I was looking through old blog posts the other day and noticed a pattern with the frequency of my posts. Every time my son hit another milestone, this blog became more of an afterthought rather than a priority. For the first few months of his life, he was the worst napper of all time. I was lucky to get him to sleep for 30-40 minutes at a time. I had no time at all to spend writing out recipes much less making them, shooting pics, and writing. When he started solids he suddenly started giving me two longer naps a day. It. Was. Amazing. Suddenly I had a lot of free time to do things like shower or pay bills or blog. Then he started crawling. Then he started walking. Then he dropped the second nap. I love seeing the progression from each stage to the next, but it is a constant regrouping and figuring out a new rhythm every few months.
It seems like every time I focus on one thing, something else suffers. If I'm cleaning the house, my son is bored or throwing toy trucks at the dogs. If I'm trying (and usually failing at) new activities with my son, the dogs are bored and digging up the backyard. If I'm actually thinking about and making dinners ahead of time, my son is in front of a screen longer than I'd care to admit. I think that's been one of the hardest lessons for me to learn as a new mom. You really can't do it all, and usually one thing or another gets pushed to the back burner for awhile. For me, this is where the mom guilt creeps in.
This past weekend was Mother's Day, and this year it really got me thinking about all the social constructs centered around motherhood and what that means. It's funny how before motherhood, women are viewed as individuals with a vast range of different personalities and interests, and that is okay and celebrated. But for some reason after becoming a mother, the definition of what it means to be a good woman and mom narrows quite a bit. I think every mother I know has felt this in one way or another. Suddenly, you're either a working mom or a stay-at-home mom, and that is really all people need to know about you. If you work, people wonder if it's a financial decision or because you don't want to be around kids or something (do you see anyone asking dad this?). If you stay at home, people love to come up with side job ideas for you (because surely taking care of a tiny human and home isn't enough to fill a whole day). I am so done with all the labels and the media trying to pigeon-hole us ladies into one group or another. We're all women, and we all have to put up with a lot of crap on a daily basis...figuratively and for some of us literally.
And if you're a man and still reading this post - I'm super impressed...can we be friends? :)
My husband works at a nuclear power generating station and for the past month or so they've been working a refueling outage. It means many, many days of 12-hr shifts with very little days off. It means him averaging 10-12 miles every day walking around the plant. It means 12 hour days of me trying to keep a 19 month old plus two dogs happy. It means neither one of us wants to think about dinner. And it means this blackberry bourbon lemonade has made several appearances around here at the end of a long day.
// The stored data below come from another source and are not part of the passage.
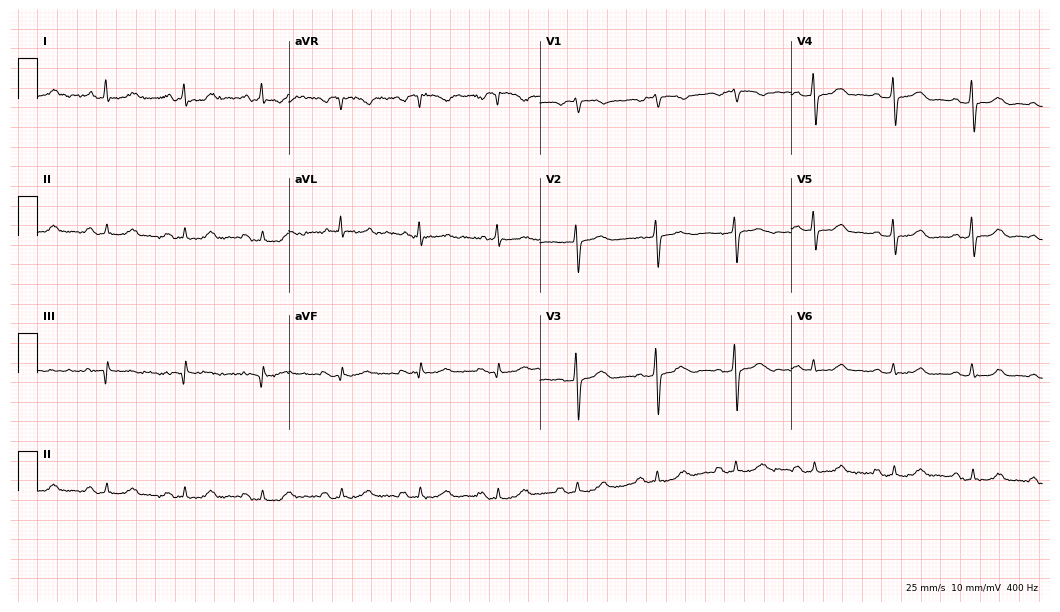
Standard 12-lead ECG recorded from a 62-year-old woman (10.2-second recording at 400 Hz). Read as a normal ECG.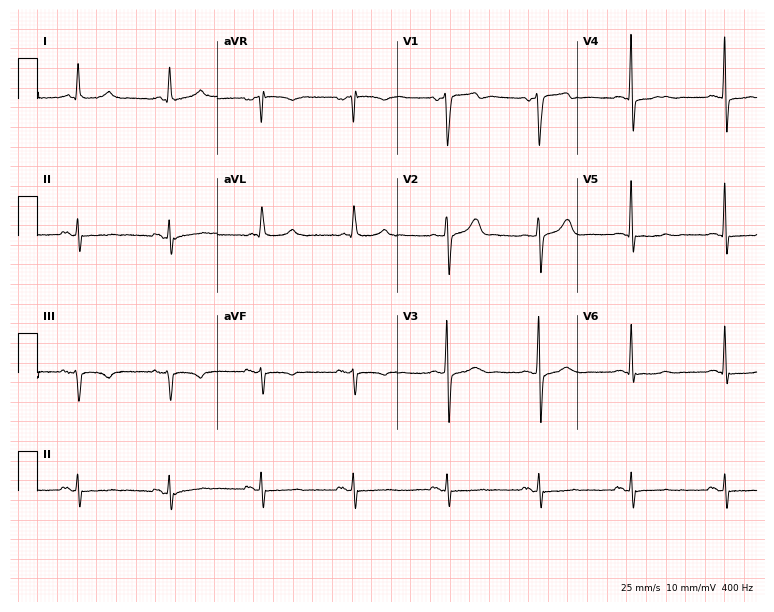
Standard 12-lead ECG recorded from a male patient, 82 years old (7.3-second recording at 400 Hz). Read as a normal ECG.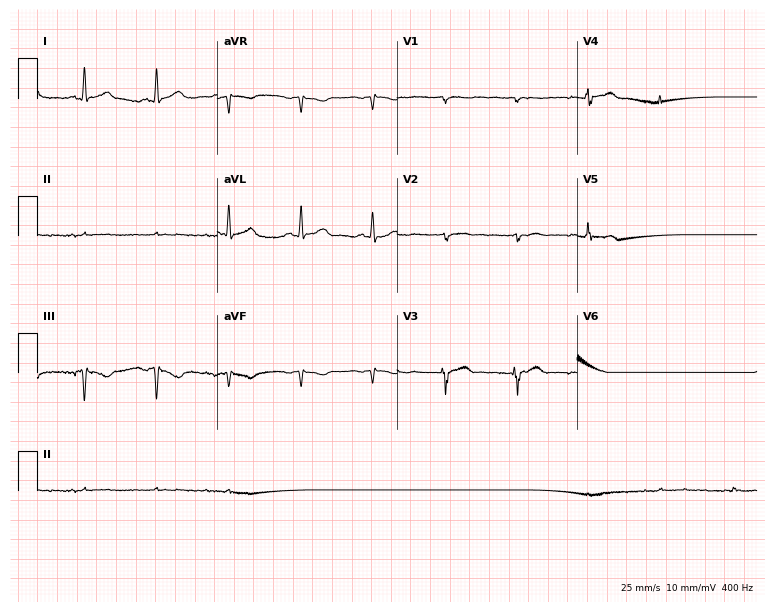
Resting 12-lead electrocardiogram. Patient: a 41-year-old man. None of these six findings is recorded: first-degree AV block, right bundle branch block, left bundle branch block, sinus bradycardia, atrial fibrillation, sinus tachycardia. Findings outside these six are not listed.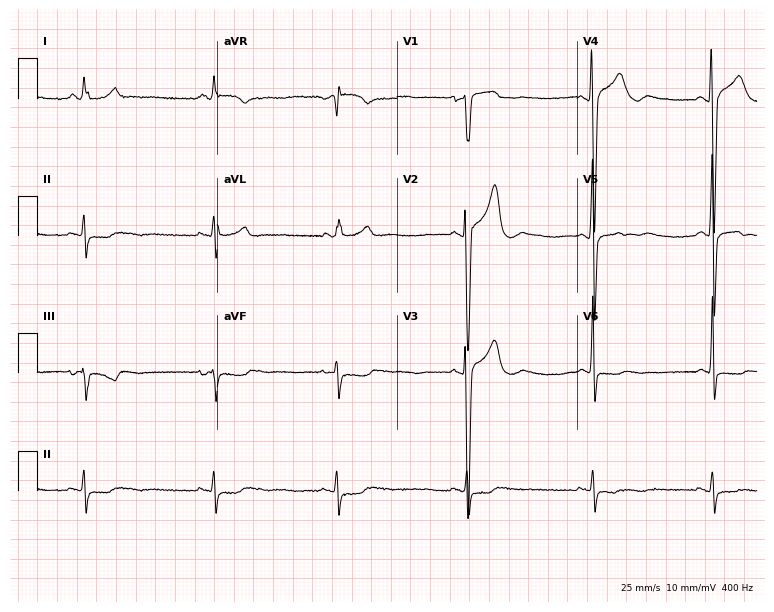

Blackberry Bourbon Lemonade
This has become my go-to cocktail lately, primarily because it has only three ingredients and doesn't require simple syrup or any specialty liqueurs. It's tart, refreshing, and sweet, with that kick of bourbon I so often need at the end of a long day of chasing a toddler.
Yields: 1 drink
2 fl. oz bourbon
4 fl. oz your favorite store-bought, fresh lemonade ( I love Simply Lemonade - don't use the frozen concentrate)
3-4 frozen blackberries (you can use fresh too, but you will need to muddle)
fresh mint and more blackberries for garnish (optional)
- Combine all ingredients in a cocktail shaker with a handful of ice. Shake vigorously.
- Strain into cocktail glass filled almost to the top with more ice.
- Garnish with fresh mint and more blackberries (optional).
- If you use fresh blackberries, muddle them in the bottom of the cocktail shaker before adding anything else.
- Experiment! Try swapping the blackberries for very ripe strawberries, raspberries, or blueberries, and see which you prefer.